Handwriting-Removal-DIS
My effort into improving handwriting removal throught the new DIS (Dichotomous Image Segmentation)
Inference
- Clone the DIS github:
git clone https://github.com/xuebinqin/DIS
Install the requirements via
pip install -r requirements.txt
Replace
Inference.py
in the cloned DIS folder to theInference.py
of this repository.Change the paths according to your own application.
Related Research
AndSonder has also done research and experimentaion on the same subject but using deeplabv3+ to segment the handwriting.
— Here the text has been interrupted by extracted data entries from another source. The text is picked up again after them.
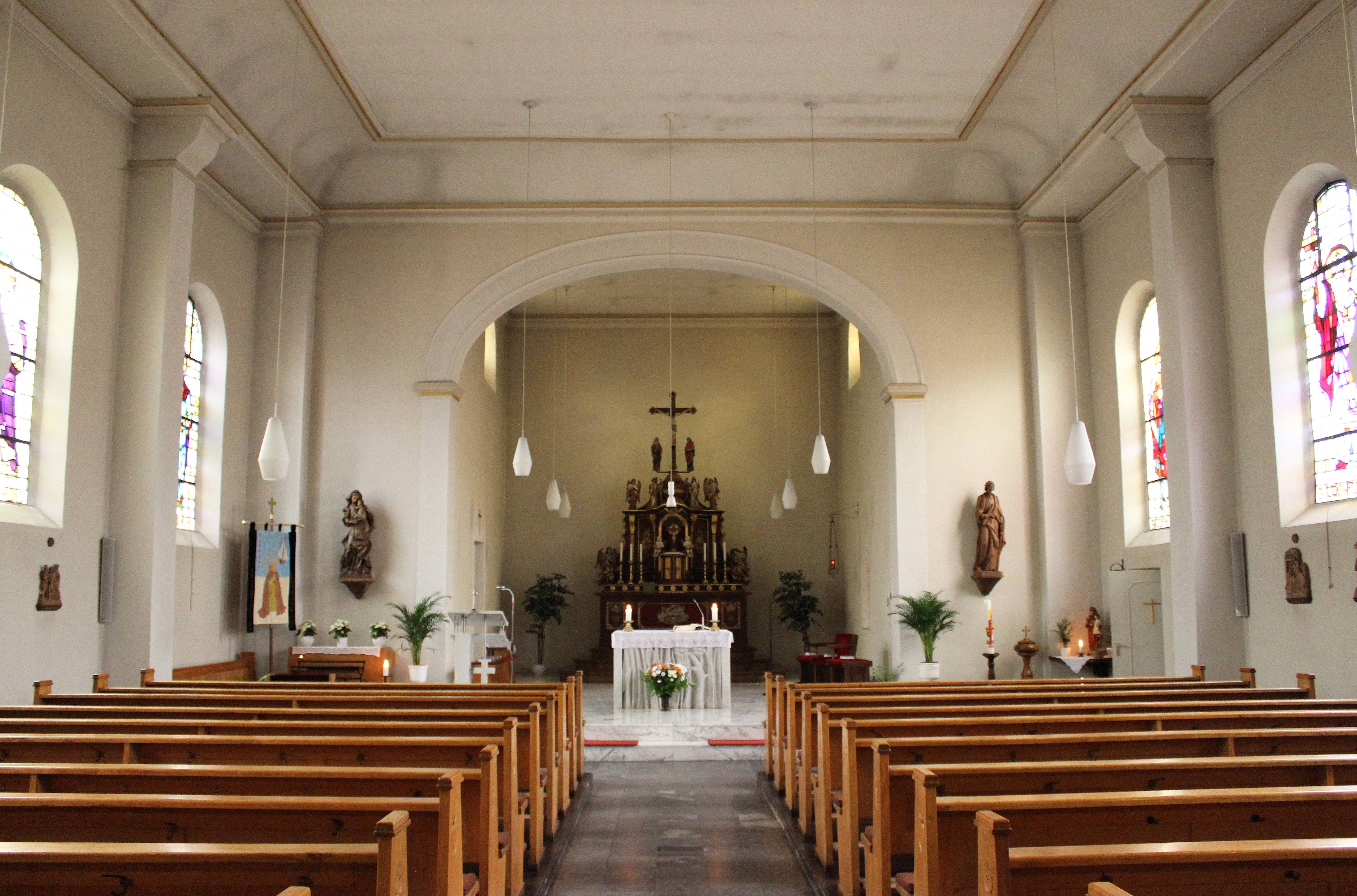 Blick ins Innere der katholischen Pfarrkirche St. Antonius in Werbeln, Gemeinde Wadgassen, Landkreis Saarlouis, Saarland
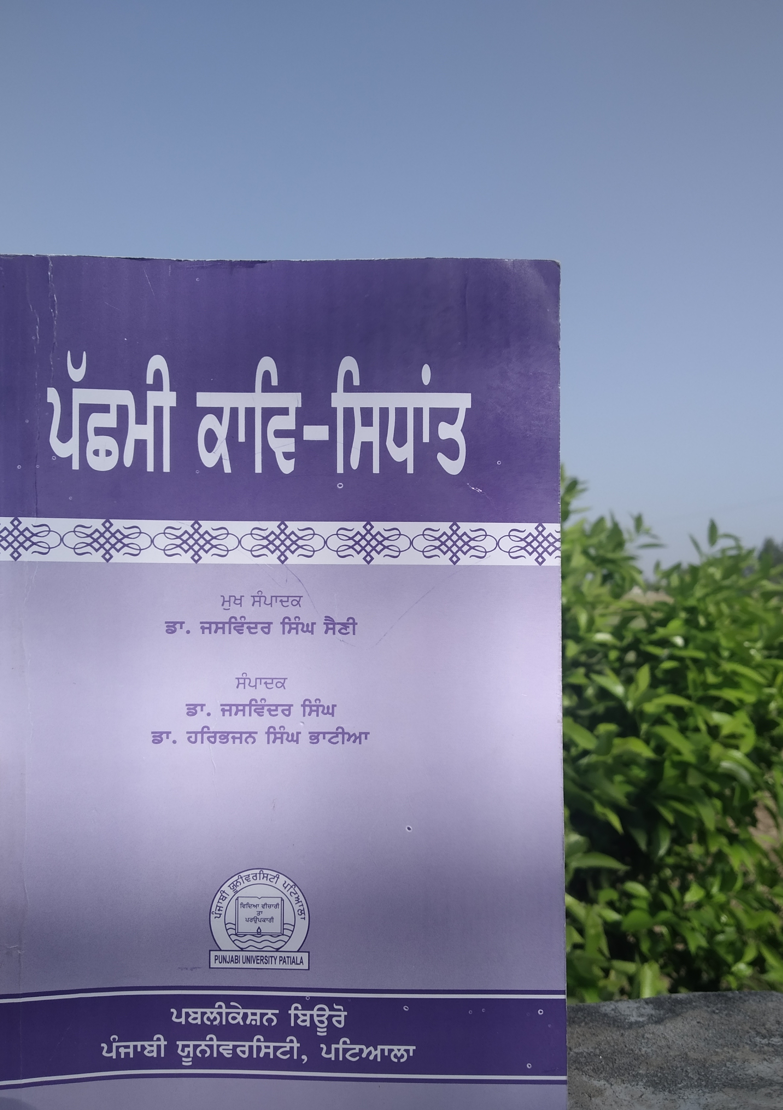 ਪੰਜਾਬੀ: ਪੁਸਤਕ ਦਾ ਸਰਵਰਕ
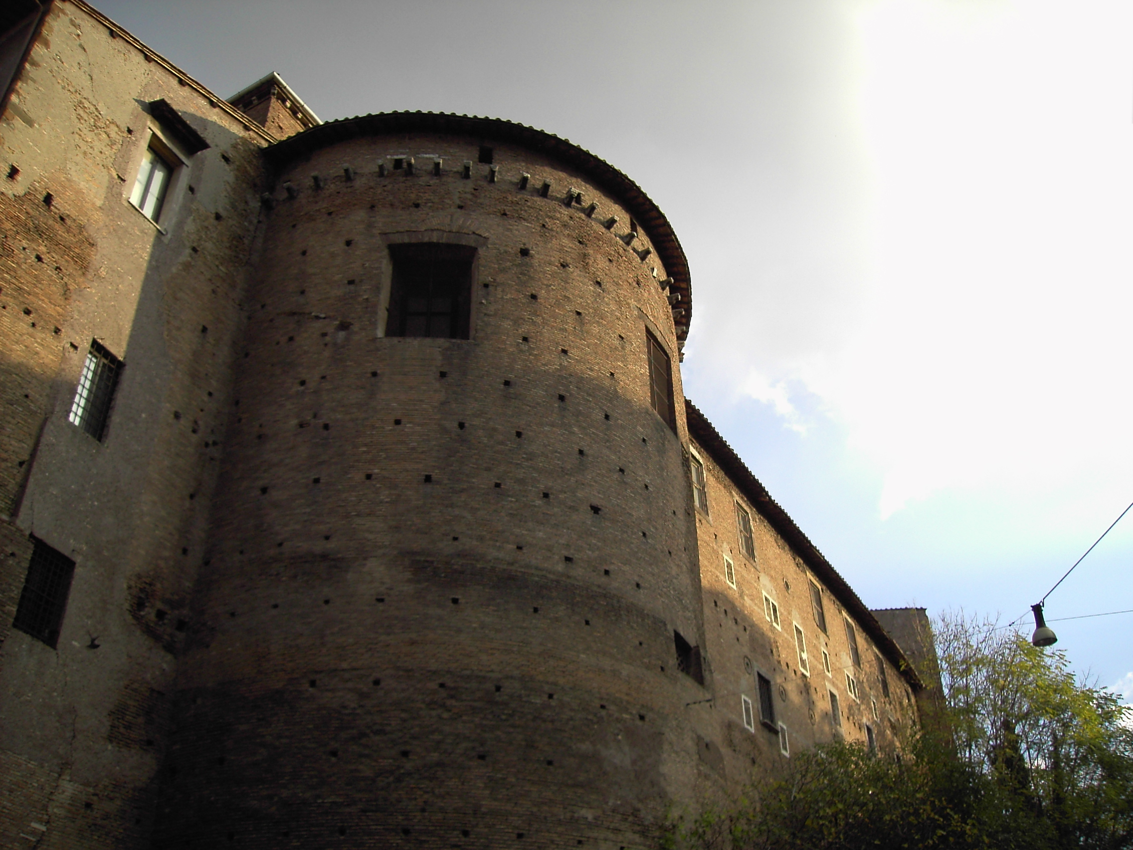 Roma, Santi Quattro Coronati: abside e palazzo cardinalizio by Lalupa

This is a link to his repo: https://github.com/AndSonder/HandWritingEraser-Pytorch
HUGE THANKS to them for providing the segmentation datasets labeled with background blue, printed characters green, and handwriting in red.
Dataset
The original dataset is in Baidu Web Storage and is a segmentation dataset, unlike a background removal dataset.
Therefore, after some processing, I generated a background-removal dataset. It is available in Huggingface: https://huggingface.co/datasets/Inoob/HandwritingSegmentationDataset.
The relavent contents of the repo is listed:
|- train.zip
|- val.zip
After unzipping train.zip and val.zip, the file tree should look like:
|-train
| |-gt
| | |- dehw_train_00714.png
| | |- dehw_train_00715.png
| | ...
| |-im
| | |- dehw_train_00714.jpg
| | |- dehw_train_00715.jpg
|-val
| |-gt
| | |- dehw_train_00000.png
| | |- dehw_train_00001.png
| | ...
| |-im
| | |- dehw_train_00000.png
| | |- dehw_train_00001.png
the gt
folder is masks. With the background masked in black, and the handwriting masked as white (a.k.a ground truth data).
the im
folder is the normal image of the handwriting dataset.
The code that was used to generate the dataset in the Huggingface Repo is create_masks.py
Training
I used the train_valid_inference_main.py
from DIS with my own dataset and training batch size.